Starting with the line that holds "Besain_(39) -_stèle_fusillés_3_août_1944 Stèle" and stopping after the line that holds "Erstes Schubart-Denkmal in", repeat the lines below word for word, without the pictures.

> **DATA SUPPLIED**:
* * *
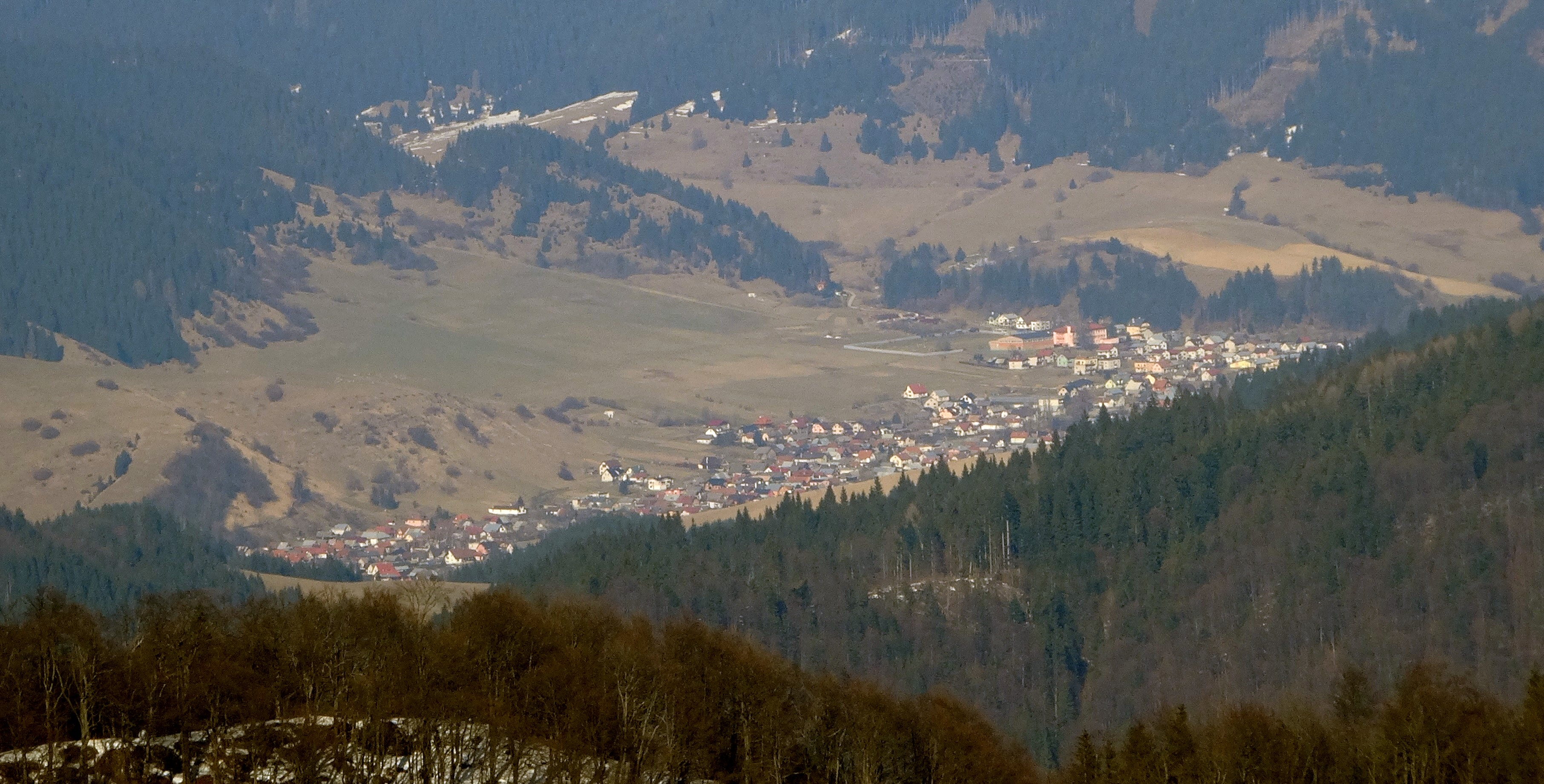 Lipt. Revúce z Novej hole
* * *
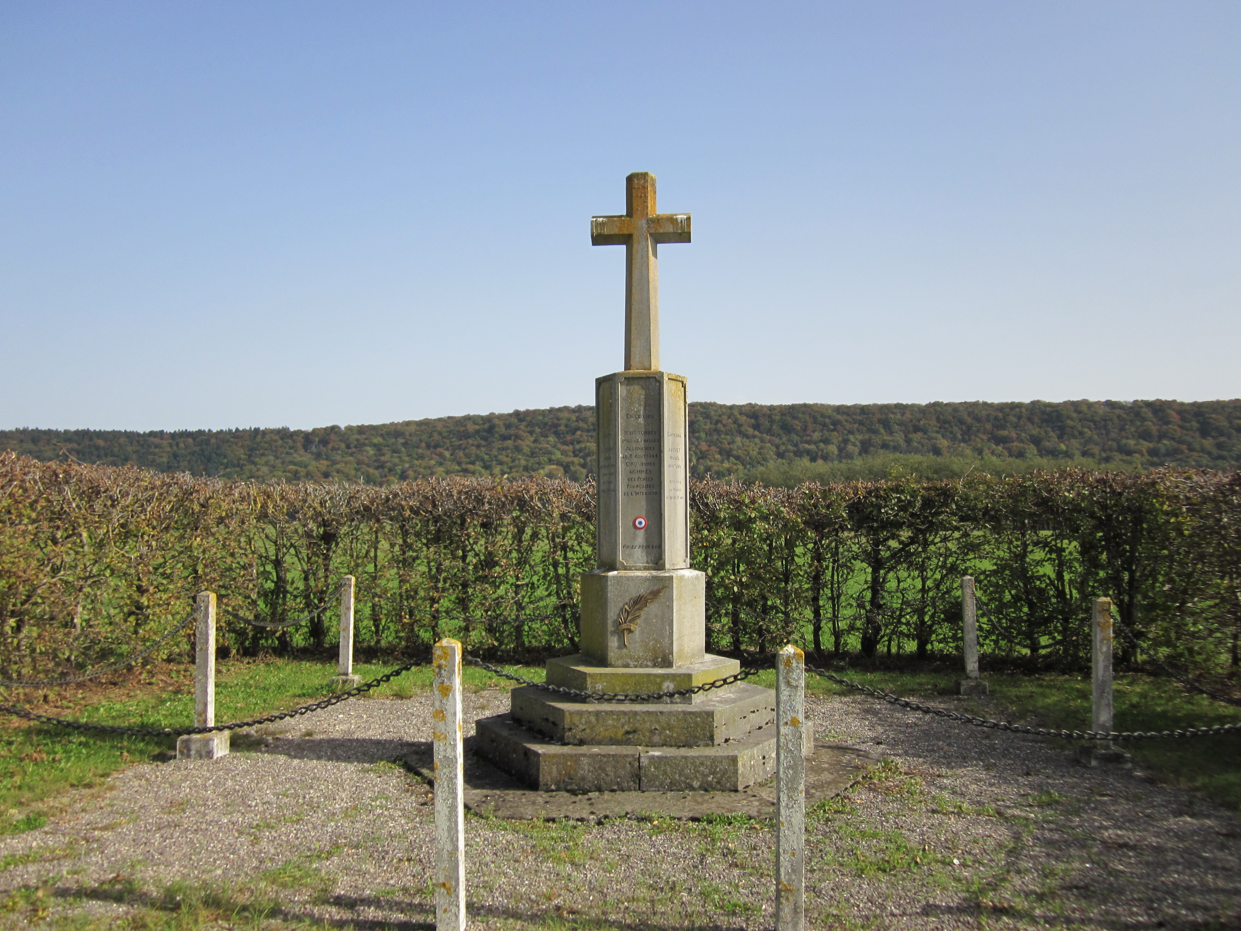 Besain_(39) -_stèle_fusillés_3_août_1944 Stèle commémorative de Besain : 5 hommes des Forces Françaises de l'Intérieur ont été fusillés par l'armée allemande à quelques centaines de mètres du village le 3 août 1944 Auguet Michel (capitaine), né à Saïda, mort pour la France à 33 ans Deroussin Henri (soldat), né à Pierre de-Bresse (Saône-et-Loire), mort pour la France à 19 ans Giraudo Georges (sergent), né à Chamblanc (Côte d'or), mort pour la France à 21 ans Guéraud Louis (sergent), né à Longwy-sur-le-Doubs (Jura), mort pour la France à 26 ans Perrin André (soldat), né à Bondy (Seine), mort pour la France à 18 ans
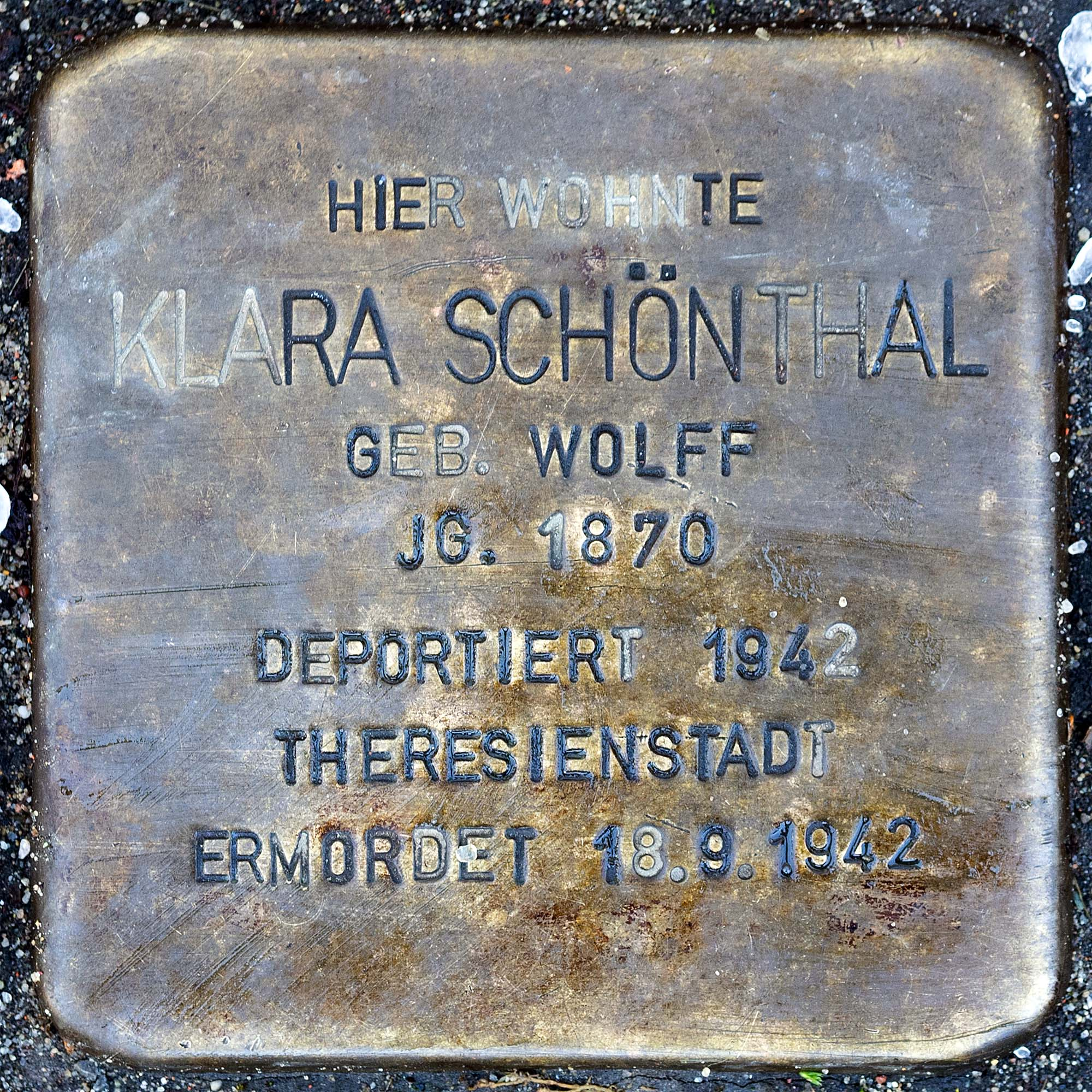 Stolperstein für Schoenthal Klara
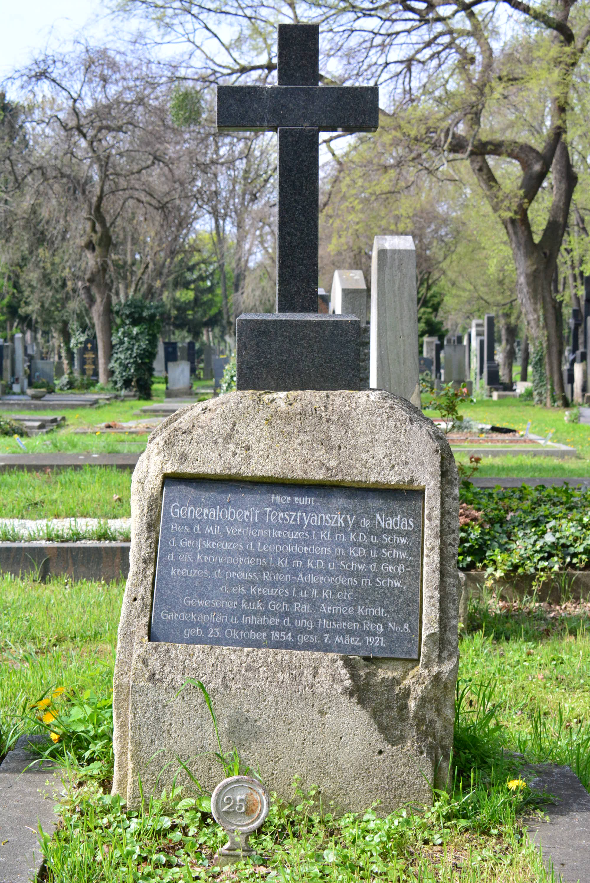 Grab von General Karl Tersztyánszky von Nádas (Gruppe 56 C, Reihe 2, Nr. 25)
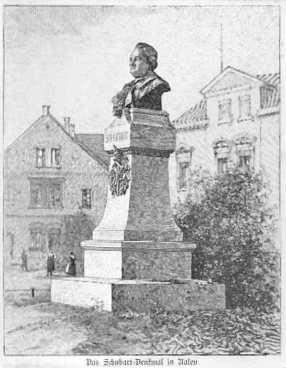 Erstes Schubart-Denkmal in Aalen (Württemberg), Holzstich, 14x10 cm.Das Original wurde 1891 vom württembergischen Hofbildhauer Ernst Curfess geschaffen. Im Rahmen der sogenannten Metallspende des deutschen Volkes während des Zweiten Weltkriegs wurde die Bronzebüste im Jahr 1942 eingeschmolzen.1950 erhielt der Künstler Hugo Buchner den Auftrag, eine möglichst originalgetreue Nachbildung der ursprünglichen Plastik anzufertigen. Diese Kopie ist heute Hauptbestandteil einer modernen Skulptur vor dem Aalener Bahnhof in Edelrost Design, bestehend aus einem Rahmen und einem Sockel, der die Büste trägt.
* * *
> **ANSWER TO THE EXERCISE**:
 Besain_(39) -_stèle_fusillés_3_août_1944 Stèle commémorative de Besain : 5 hommes des Forces Françaises de l'Intérieur ont été fusillés par l'armée allemande à quelques centaines de mètres du village le 3 août 1944 Auguet Michel (capitaine), né à Saïda, mort pour la France à 33 ans Deroussin Henri (soldat), né à Pierre de-Bresse (Saône-et-Loire), mort pour la France à 19 ans Giraudo Georges (sergent), né à Chamblanc (Côte d'or), mort pour la France à 21 ans Guéraud Louis (sergent), né à Longwy-sur-le-Doubs (Jura), mort pour la France à 26 ans Perrin André (soldat), né à Bondy (Seine), mort pour la France à 18 ans
 Stolperstein für Schoenthal Klara
 Grab von General Karl Tersztyánszky von Nádas (Gruppe 56 C, Reihe 2, Nr. 25)
 Erstes Schubart-Denkmal in Aalen (Württemberg), Holzstich, 14x10 cm.Das Original wurde 1891 vom württembergischen Hofbildhauer Ernst Curfess geschaffen. Im Rahmen der sogenannten Metallspende des deutschen Volkes während des Zweiten Weltkriegs wurde die Bronzebüste im Jahr 1942 eingeschmolzen.1950 erhielt der Künstler Hugo Buchner den Auftrag, eine möglichst originalgetreue Nachbildung der ursprünglichen Plastik anzufertigen. Diese Kopie ist heute Hauptbestandteil einer modernen Skulptur vor dem Aalener Bahnhof in Edelrost Design, bestehend aus einem Rahmen und einem Sockel, der die Büste trägt.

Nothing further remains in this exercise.